Liu proposed that AI, by providing a baseline “consensus translation” or serving as a “Desire Fulfillment Machine,” highlights the distinct, interpretive value of human creators. AI can help a creator realize a single, uncompromising vision without the negotiation of human collaboration.
Meanwhile, it diversifies the creative landscape, offering readers both custom-fit, predictable narratives and the surprising, unexpected works of human writers.
Liu sees AI not as a replacement, but as a catalyst. By automating crafts focused purely on replication, AI forces human artists to refocus on originality and creating new truths.
The machine compels a fundamental reassessment of artistic value: to prioritize collaboration, subjective interpretation, and revealing hidden aspects of reality over mere mechanical precision.

The critical discourse was anchored by the highly demanded keynote, “R.F. Kuang – Beyond the Ivory Tower,” where the acclaimed author delivered a stark analysis of the crisis facing US higher education. She argued that the literary fascination with “Dark Academia” is painfully ironic given the reality of federal divestment, resulting in widespread financial strain, staff layoffs, and department closures.
Kuang systematically dismantled three pervasive myths: that academic credentials guarantee upward socioeconomic mobility (noting tuition jumped over 1,300% since 1978), that the system operates on meritocracy, and that universities serve as political sanctuaries, stressing that institutions historically align with state power, not resistance.
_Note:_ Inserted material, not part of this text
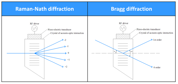 כאשר התדר המרחבי גבוהה (סדר גודל של MHz או GHz) אז המרחק בין ההפרעות קטן מאוד ביחס לעובי הכביש – ונקבל במקרה זה את אפקט Bragg, שבו מתקבל סדר 0 ועוד סדר נוסף שהוא דומיננטי (ניתן לראות בתמונה את ההשוואה בין תחומי תדרים שונים).

Despite this grim diagnosis of a collapsing system entrenched in inequality, Kuang pivoted to a hopeful vision for reconstruction.
Kuang proposed five conceptual solutions, including advocating for massive government investment to stabilize the academic labor market, actively breaking down the academic contempt for “popular” research, and fully embracing the internet to move educational access from a scarcity model to one of abundance.
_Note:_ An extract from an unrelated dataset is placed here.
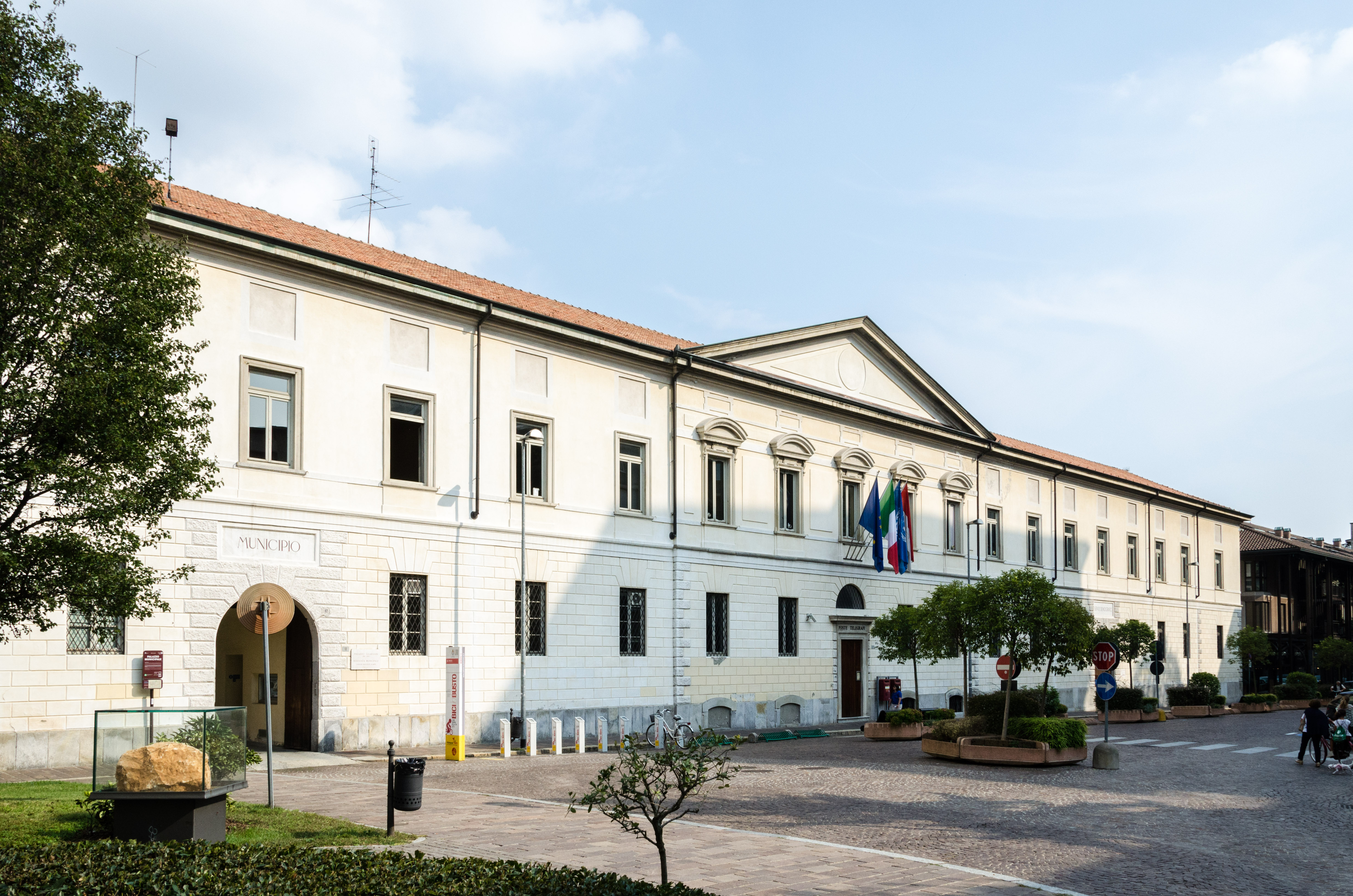 Palazzo Gilardoni - Municipio ID 0120265114 This is a photo of a monument which is part of cultural heritage of Italy.

Kuang’s call was for a profound cultural shift that normalizes lifelong learning and physically integrates campuses into the wider community, prioritizing accessibility and sustained effort over elitist nostalgia.
SWF solidified its commitment to multilingual programming (Chinese, Malay and Tamil), viewing it as essential to fostering an “inclusive future.”
“What we hope to do is not just present literature in multiple languages, but to create genuine exchanges,” Yong said. This year, the festival provided live interpretation for selected Chinese, Malay and Tamil programs to break language barriers.
“To me, this is what an ‘inclusive future’ looks like — one where stories travel freely between languages, where literature becomes a bridge rather than a boundary,” Yong said.
The Sci-fi Spotlight consciously explored future narratives rooted in Sinophone and Asian cultural perspectives. Yong noted that while Western sci-fi is often dominated by the lone hero, “Asia carries a different inheritance like interdependence, cyclical time, and the respect for the unseen.” He found it especially interesting “how they inject tenets of Taoism into their works,” expanding the imaginative geography beyond dominant frameworks.
The festival concluded with the popular debate, “This House Believes That Robots Are Our Friends,” a playful approach to profound questions about human reliance on technology.
Yong expressed hope that attendees would draw strength and optimism from the exchange. He summarized the festival’s enduring message with a Chinese proverb, “There is always a way out of any sticky situation” (天無絕人之路).